June 16, 2017
Claire Baxter of Sixteen92 Perfumes
It's been a busy 2017 for perfumer Claire Baxter of Sixteen92 Perfumes in Dallas, Texas. After being a finalist for, and ultimately winning this years' Art and Olfaction award for Best Artisan Perfume, Claire's life has been fast-tracked by having the perfume world spotlight shining soundly on her wonderful scents. Claire has been busy creating her Summer 2017 collection, as well as filling the multitude of orders that started pouring in after her win.
via Claire's Instagram
When I first reviewed Claire Baxter’s winning Bruise Violet for Cafleurebon back in April, the perfume had just received the nomination. We were thrilled when she went on to win the award, and I recently had a chance to catch up with Claire and ask her about the effects of winning such a distinction. Here’s what she told me, “Simply being named a finalist was a huge surprise, so winning was a tremendous — and quite an unexpected — honor. As an independent perfumer, I work alone; I don't have a team of art directors or a client to whom I am beholden. As an artist, that's liberating — but quite often it's also a little terrifying. I create things that I love, and I put them out into the world with the hopes that others will love them, too. But I never really quite know for sure. Will they love it as much as I do? Is it good? Is it good enough? Should I have added more of this, or less of that, or…? This is the kind of stuff that will keep you up at night if you let it. Bruise Violet was one of my favorites from the moment I began creating it, so seeing that others also liked it, and seeing it recognized in a group with so many other great perfumes and perfumers was exciting, and humbling, and surprising, and just really super cool.”

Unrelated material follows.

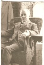 Photo d'Antoine Joseph Henry Charignon chez lui dans sa propriété de la Porte Maillot (Chine) prise en 1929

(L)Dr. Polidori and (R) Lord Byron
Claire Baxter's catalogue has a bevy of wonderful and unforgettable perfumes and oils, Bruise Violet not withstanding. However I’d like to honor the anniversary of the events of June 16 1816. It was that fortuitous moment-in-time “dark and stormy night” that found Percy Shelly, his soon-to-be wife Mary Wollstonecraft, and their summer neighbors Lord Byron and Dr. John Polidori, all gathered together in Villa Diodati on Switzerlands’ Lake Geneva for a night of ghost story telling.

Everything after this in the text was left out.